(PROVIDED DATA)

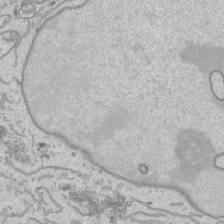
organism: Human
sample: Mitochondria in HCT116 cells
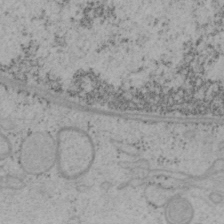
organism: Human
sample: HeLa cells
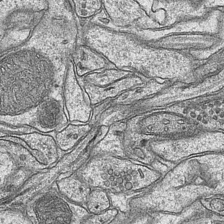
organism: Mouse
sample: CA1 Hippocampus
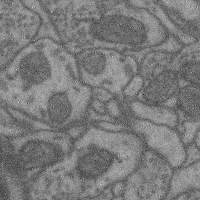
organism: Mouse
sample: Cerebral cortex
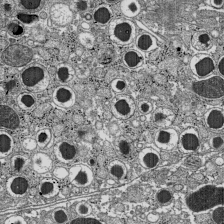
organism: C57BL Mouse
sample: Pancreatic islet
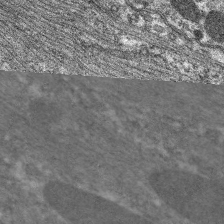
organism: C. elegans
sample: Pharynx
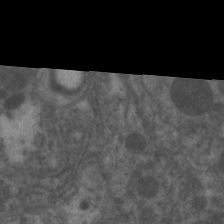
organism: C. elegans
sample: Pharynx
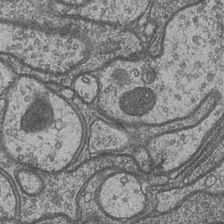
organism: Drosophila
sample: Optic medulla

(End PROVIDED DATA)
(PROVIDED DATA)

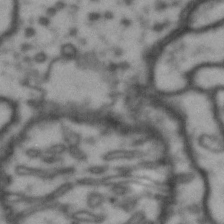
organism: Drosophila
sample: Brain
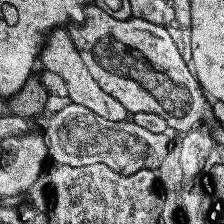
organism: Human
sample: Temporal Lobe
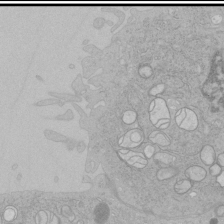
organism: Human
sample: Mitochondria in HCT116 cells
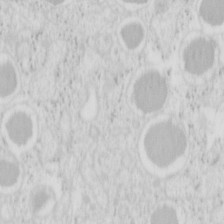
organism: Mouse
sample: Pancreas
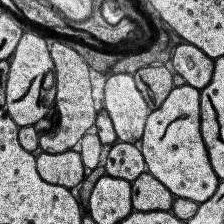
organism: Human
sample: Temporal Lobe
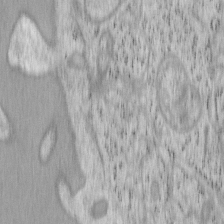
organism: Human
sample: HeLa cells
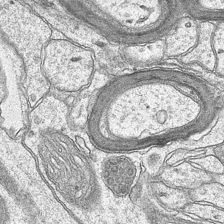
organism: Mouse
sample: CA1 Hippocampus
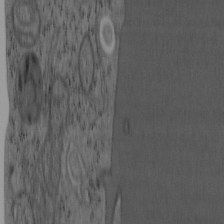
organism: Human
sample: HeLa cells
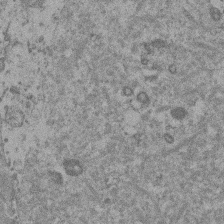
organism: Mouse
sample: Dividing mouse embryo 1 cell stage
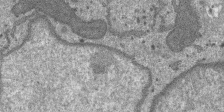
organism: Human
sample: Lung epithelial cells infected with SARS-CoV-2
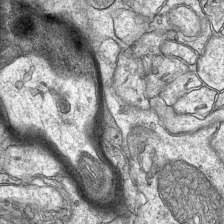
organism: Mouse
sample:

(End PROVIDED DATA)

INSTRUCTIONS FOR THE TASK: Exactly the lines above from the one that contains "sample: Pancreatic islet" down to the one that contains "sample: Optic medulla" are to be output, both ends kept and pictures omitted.

PROBLEM SOLUTION:
sample: Pancreatic islet
organism: C. elegans
sample: Pharynx
organism: C. elegans
sample: Pharynx
organism: Drosophila
sample: Optic medulla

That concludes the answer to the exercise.